Punitive damages are awarded to a plaintiff for punishing the defendant for a reckless act. Legal damages refer to the damages that the victim faces after an accident. 

These damages are as follows:

Medical Expenses:

The defendant who wrongfully causes a car accident and injury of the victim, s/he will be held responsible for the victim’s total medical expenses. 

The person or company can directly pay this. Here, medical expenses include the cost of diagnosis, cure, treatment, and mitigation of the injuries. Ambulance bills, medicine bills, surgery fees, and all other costs related to the victim’s treatment will also be added to the medical expenses.

Lost Wages:

According to the law of Canada, you can add the lost wages in your personal injury cases. Lost wages basically refer to the income that you would have earned if you weren’t injured. 

For instance, regular payments like hourly or salary, overtime, bonuses, commissions, vacation and personal sick days, self-employment income, etc. All these incomes will get add up to the final amount of compensation for what you are suing.

Lost Earning Capacity:

This law also permits the future loss of wages that the victim could have earned in the future if s/he were not severely sick or injured due to the accident. This type of loss is called Lost Earning Capacity in law. 
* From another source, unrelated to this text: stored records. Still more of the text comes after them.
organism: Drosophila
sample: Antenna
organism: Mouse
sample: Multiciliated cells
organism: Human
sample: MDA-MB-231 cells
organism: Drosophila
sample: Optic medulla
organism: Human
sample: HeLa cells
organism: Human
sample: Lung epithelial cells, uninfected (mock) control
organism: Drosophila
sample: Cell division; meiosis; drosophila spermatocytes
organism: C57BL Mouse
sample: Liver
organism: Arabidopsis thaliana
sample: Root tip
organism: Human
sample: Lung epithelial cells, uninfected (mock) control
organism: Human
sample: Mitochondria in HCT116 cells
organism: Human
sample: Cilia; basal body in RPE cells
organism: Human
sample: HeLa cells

More precisely, this term lost earning capacity refers to the difference between what the plaintiff would have earned if they were not injured and what they will earn after recovery. It also includes all the income included in the lost wages. 

Loss Of Consortium:

Loss of consortium means the loss of companionship, intimacy, and moral support, like wrongfully injuring someone’s partner. It is the coverage for recovering the non-economic compensatory damages. 
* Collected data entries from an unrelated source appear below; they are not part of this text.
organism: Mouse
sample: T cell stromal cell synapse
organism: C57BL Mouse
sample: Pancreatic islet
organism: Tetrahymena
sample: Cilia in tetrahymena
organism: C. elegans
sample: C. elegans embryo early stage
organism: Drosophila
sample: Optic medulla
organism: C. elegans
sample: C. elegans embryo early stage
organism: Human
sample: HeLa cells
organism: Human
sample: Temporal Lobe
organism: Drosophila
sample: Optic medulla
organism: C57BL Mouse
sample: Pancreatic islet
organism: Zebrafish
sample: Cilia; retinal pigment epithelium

This recovery will not include the economic losses of the injured partner like medical bills, lost wages, etc. However, there are some elements that are needed to be proved in a loss of consortium case. Such as, the spouse is injured by someone’s negligence where the plaintiff and the injured person are legally married.  

Pain And Sufferings:

Pain and suffering refer to the compensation for covering the physical and mental pain the victim has got because of the accident. 
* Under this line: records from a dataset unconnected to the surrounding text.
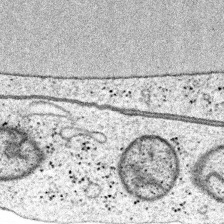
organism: Human
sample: HeLa cells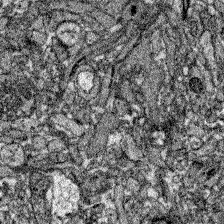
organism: Zebrafish
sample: Larval olfactory bulb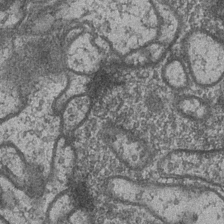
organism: Drosophila
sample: Optic medulla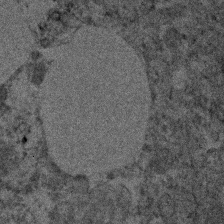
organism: Human
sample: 1205lu cells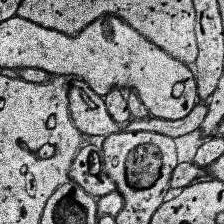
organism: Human
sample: Temporal Lobe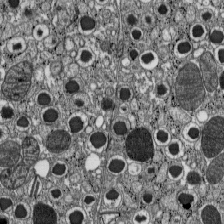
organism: C57BL Mouse
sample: Pancreatic islet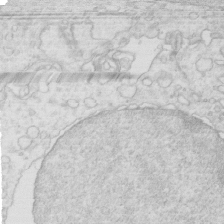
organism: Mouse
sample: Multiciliated cells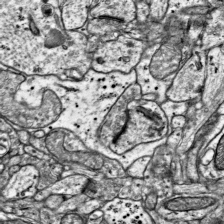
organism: Mouse
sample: Visual Cortex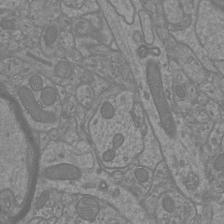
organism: Mouse
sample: Cortical neurons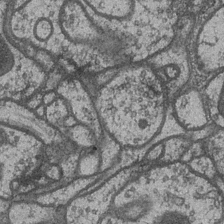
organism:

This damage is not determinable and coverable, which is called non-economic damages in law. As it is not calculatable, a multiplier method is used here. Here, the plaintiff or lawyer multiplies the total economic damages of the victim by 1 to 5.  

Property Damages:

Property damage includes all the damages of the properties like vehicles which are caused by accident. This damage is very easy to determine. After determining this, you need to add this with the final amount of compensation as well. 

Conclusion

These are basically all the elements of legal damages. You need to calculate all of these and sum those up. Here you can also add the amount of punitive damage. After that, the amount you will get will be the final value of your car accident case. 

It simply means that you want this amount as compensation for your car accident. Hopefully, after going through the article, all your queries regarding “how much someone can sue for a car accident in Alberta” are clear now.